COLLECTED MATERIAL:
——
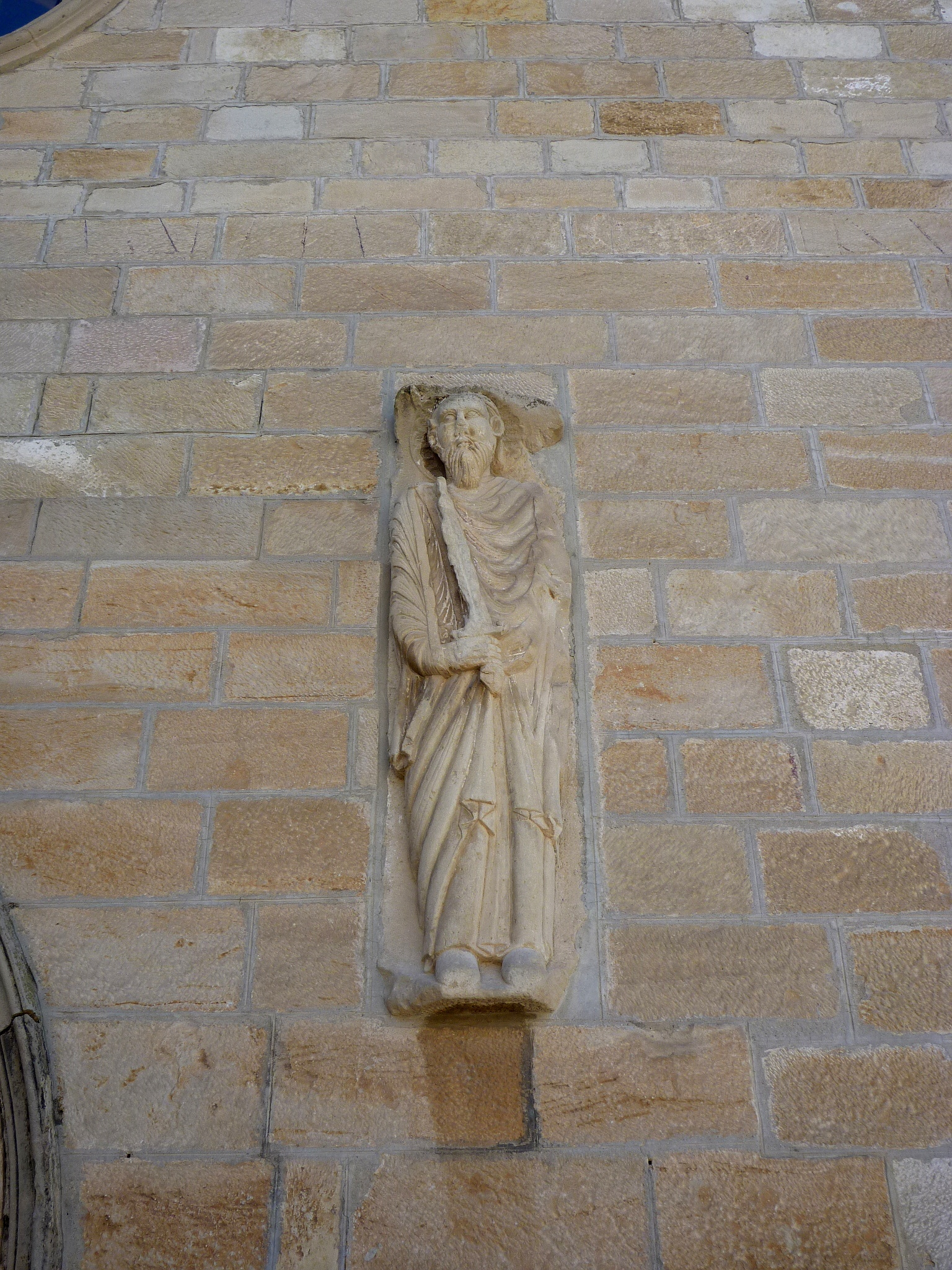 Església de Sant Pau de Narbona (Anglesola): escultura a la façana de ponent
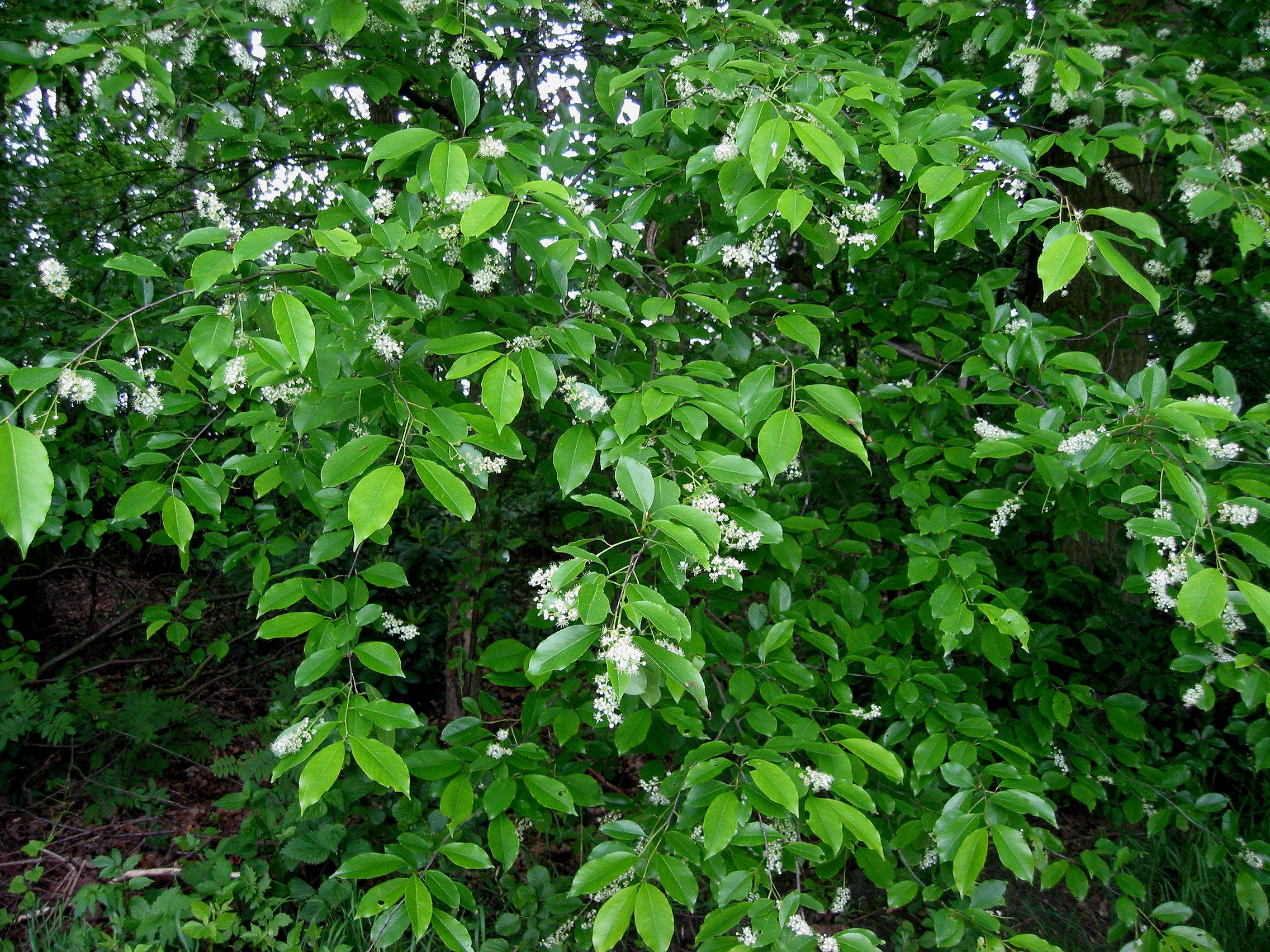 (Amerikaanse vogelkers) Prunus serotina
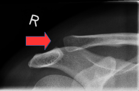 Röntgenaufnahme einer ACG-Läsion Tossy II rechts
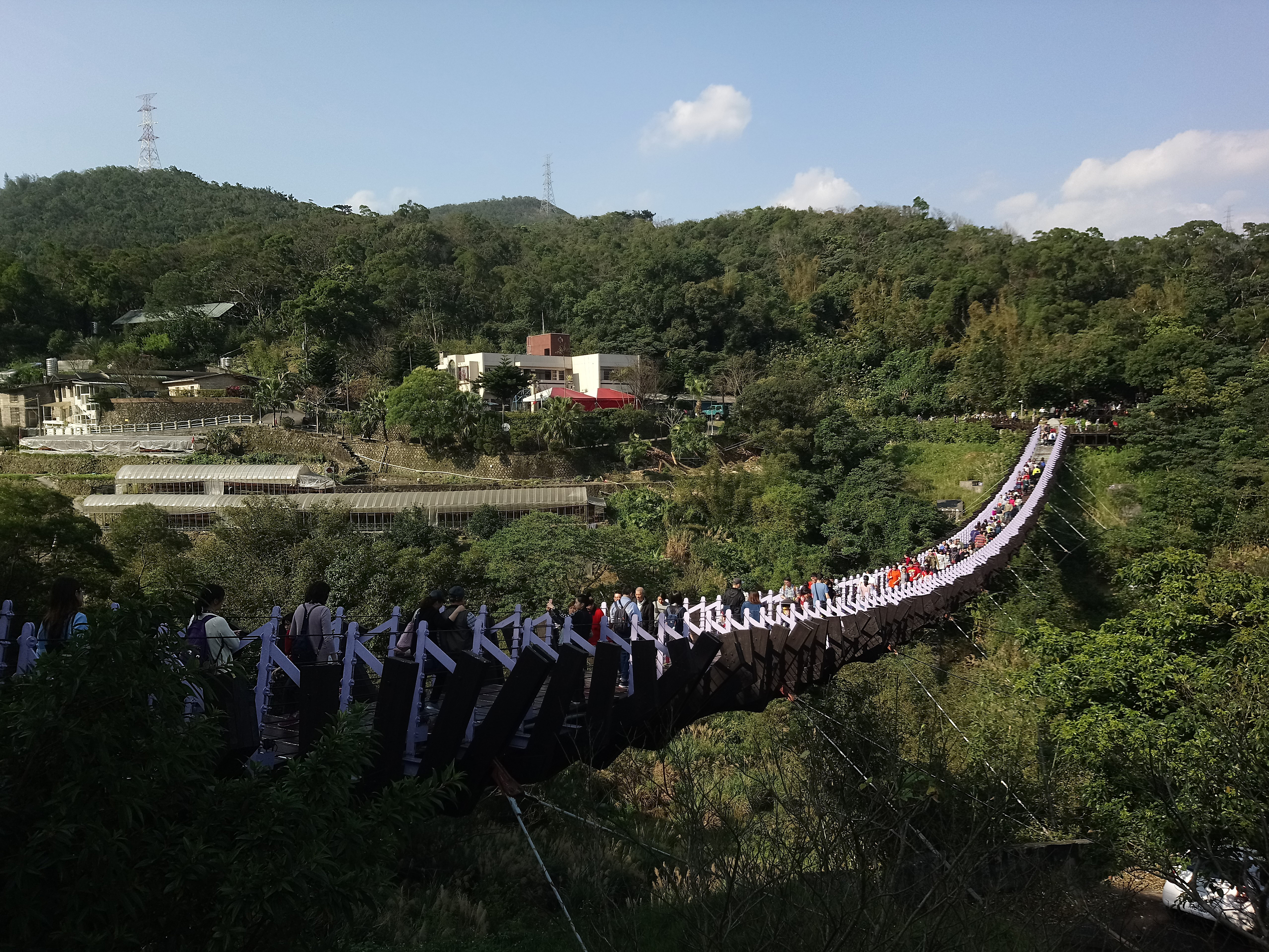 白石湖吊橋,台北市內湖區金龍次分區碧山里
——
HOW TO COMPLETE THIS TASK: Reproduce exactly the line containing "(Amerikaanse vogelkers) Prunus serotina" and every line after it in the material above, up to and including the last. Exclude all pictures.

FINISHED TASK:
 (Amerikaanse vogelkers) Prunus serotina
 Röntgenaufnahme einer ACG-Läsion Tossy II rechts
 白石湖吊橋,台北市內湖區金龍次分區碧山里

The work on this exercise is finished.